Connie
I know I said I wouldn’t go running back to him again, that I was going to be strong, stand up for myself, but all of this is just too much. I couldn’t walk away from him now even if you paid me.
Fin and I talked for hours last night. He told me all about what his life is actually like and my heart bled for him. I hate myself for not seeing how much he was suffering but as he told me himself he’s a stubborn bastard and wouldn’t allow anyone to see it. He has agreed to accept my help though, and the help of Ruben and our parents, who I know will want to do everything they can. Fin and Ruben aren’t exactly on speaking terms yet but they’ll get there. Ruben must have had some realisation because he did bring Fin to my appointment after all, if he really hated him he wouldn’t have done that. I’m not stupid enough to think Emma didn’t have anything to do with that mind you.
I told him all about my pregnancy and apologised again and again for not telling him sooner. He said it was okay but after the amount of things he’s kept from me he could hardly say much else really could he?
“So it’s all you’re fault really,” he says after a few minutes of silence.
“What’s my fault?”
“You said last night that you think you fell pregnant the night of your birthday. Well you practically threw yourself at me that night, begged me. I tried to be strong, do the right thing but you forced me. So it’s your fault!”
“Okay, fine,” I say with a smile, “it’s all my fault.”
Fin passes me over a plate of toast. He’s been so sweet this morning holding my hair up and rubbing my back while I puked into his toilet.
After our long talk last night Fin put me to bed, he could see I was struggling to stay awake and I was grateful, it had been an eventful day. And with the picture of our baby propped up on his bedside table and his hand resting gently on my belly we fell fast asleep together.
Fin told me all about his fears that what happened to William and his mum will happen to me and our baby.
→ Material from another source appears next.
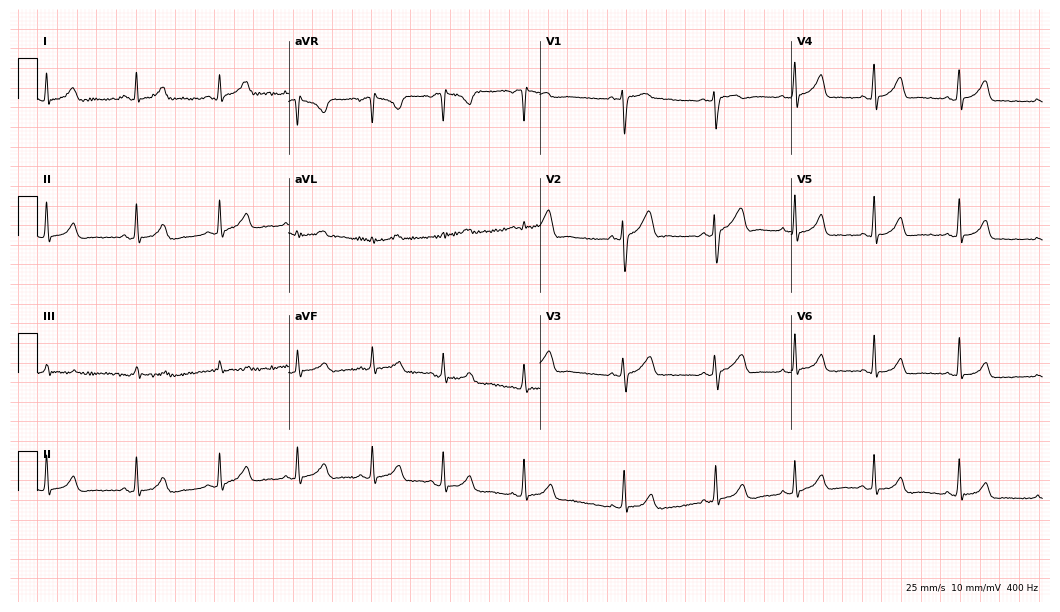
Standard 12-lead ECG recorded from a female patient, 18 years old. Read as a normal ECG.

I reassured him that testing is better these days and if there is something wrong it will be seen, I think I managed to make him feel better but I could still see the scepticism in his eyes. Knowing all this does make his running from the hospital yesterday a little more understandable, not only was it a shock to find out I was pregnant he also had those thoughts running through his head. I could see the panic in his features when I was being ill this morning, it took me quite a long time to convince him I was fine, that it was normal and being sick was actually a sign of a healthy pregnancy.
“How are you feeling about today?” I ask him after I’ve had a couple of bites. We agreed last night that we were going to talk to both my parents and Ruben and Emma today. That he was going to open up. Oh and we’re going to announce that we are giving it another go, out in the open.
“Honestly. Shit scared. I’m scared they’ll be pissed off that I’ve kept it secret for so long.”
“Don’t be silly, they’ll understand.” I reach over and give him a kiss on the cheek.
“Good morning,” Fred says when he appears in his flannel pyjamas a little while later. He looks much better this morning.
“Dad,” Fin says cautiously, obviously trying to judge how he is today.
“Morning, Fin, Connie, was it? Sorry my memory isn’t what it used to be.”
I see Fin breath a huge sigh of relief. We’ve made a plan and we need his dad in a relatively sound mind so we can talk to him about it.
“That’s it,” I say smiling up at him. “Come and have breakfast with us.”
“Dad, we need to talk to you about something.”
Fred looks between us nervously. “I’ve got to move out, haven’t I?”
The way he asks is so sad that I have to really fight not to burst into tears. Fin was right last night when he told me how much his dad loves this place and it makes me so glad that we came to the decision we have.
“No Dad, a few things are going to change though and I need to know you’re going to be okay with that.”
“Go on,” he says sceptically.
“Connie and I have actually been together for quite a while and…she’s pregnant, Dad.”
We both watch to see what his reaction is going to be. Fin was concerned that talk of pregnancy and baby’s might be a trigger for him. He doesn’t do anything for long seconds but soon enough a huge smile splits his face.
“Congratulations.”
“And if it’s okay with you, Connie and the baby are going to live here, with us.”
“That’s wonderful, will be nice to have a woman about the place again.”
Fin goes to say something else but as I look at Fred I physically see the lights go out. Fin stutters, he obviously sees it too.